The grid’s transmission needs will require an all-hands-on-deck approach, including new transmission lines and upgrades to existing infrastructure, in addition to the deployment of more grid enhancing technologies.

But amid the broader debate on Capitol Hill on permitting and the ambitions to deploy more transmission infrastructure on the grid, Congress and the Biden administration have the opportunity to embrace policies that promote the use of grid enhancing technologies at a time when we all are seeking cost-effective and reliable climate solutions.

The Federal Energy Regulatory Commission (FERC) leadership is key. The commission took an initial step last month with Order 2023, which finalized a long-awaited rulemaking to streamline the interconnection process for new generations. But this order does nothing to align incentives for utilities to accelerate the adoption of grid enhancing technologies. FERC can remedy that by following through with a notice of inquiry on dynamic line ratings, first issued last year. A key Inflation Reduction Act learning lesson for FERC to consider is that carrots work better than sticks.
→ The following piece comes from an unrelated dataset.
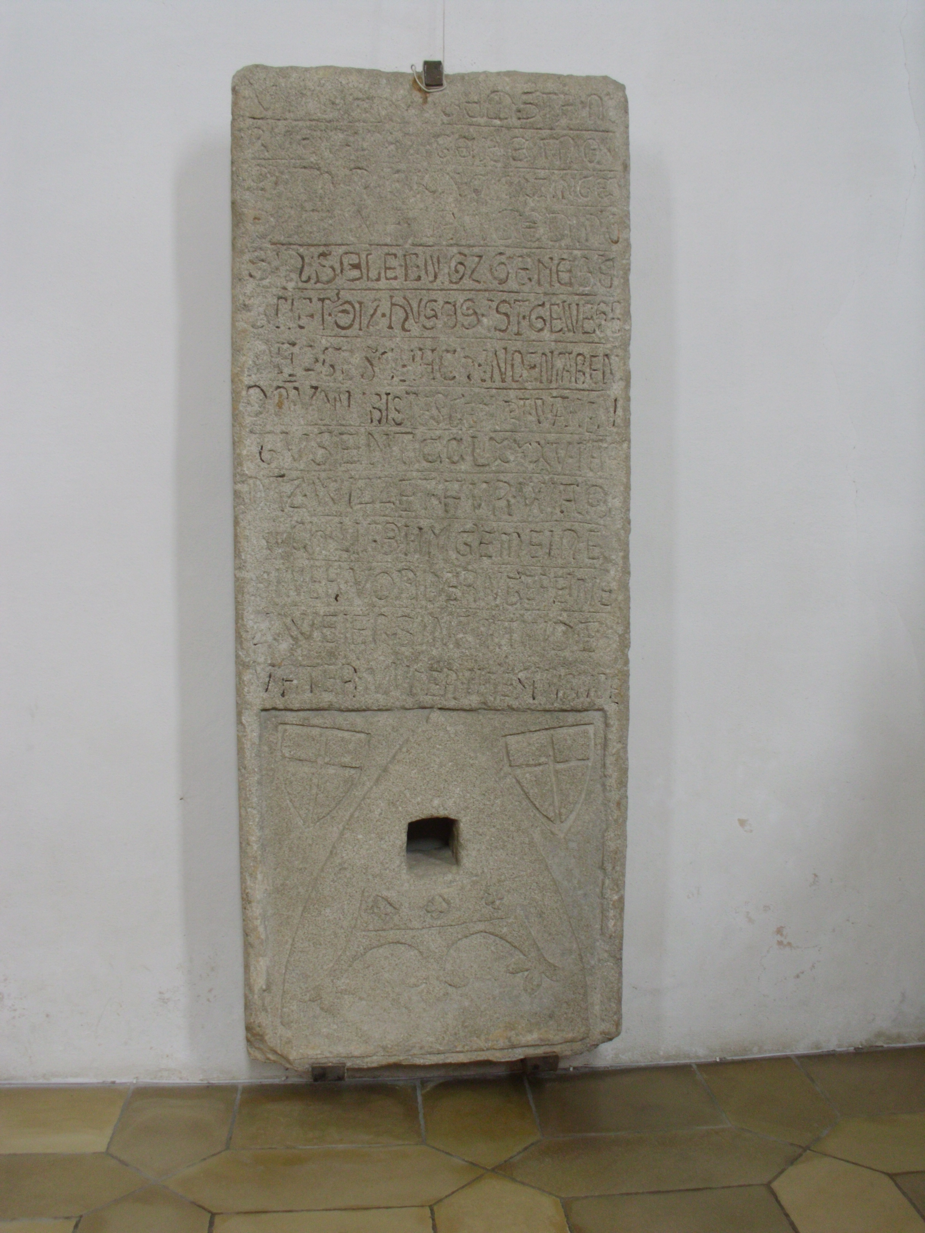 Obermässing, Gemeindeteil von Greding im mittelfränkischen Landkreis Roth, Kath. Pfarrkirche "Mariä Himmelfahrt", Grabplatte des Berthold von Mässingen (13. Jahrhundert)

Congress can bolster FERC’s efforts through legislative action to encourage grid enhancing technologies as part of its broader debate on permitting. Key negotiators of a permitting package in both the House and Senate said talks on finding common ground on the issue remain in play, and any additional hearings on the topic present a perfect opportunity for closer examination of grid enhancing technologies as part of the solution to the nation’s transmission challenges.

At the one year mark, the Inflation Reduction Act is off to a good start, but it is headed into a roadblock without swift action to expand grid capacity.  The time is now to remove that roadblock through policies that elevate and promote grid enhancing technologies as the low-hanging fruit of a needed transmission buildout.

Philip Giudice served as special assistant to the president for climate policy during the startup of the Biden-Harris administration, and he currently serves on the board of directors for Boston-based LineVision, Inc.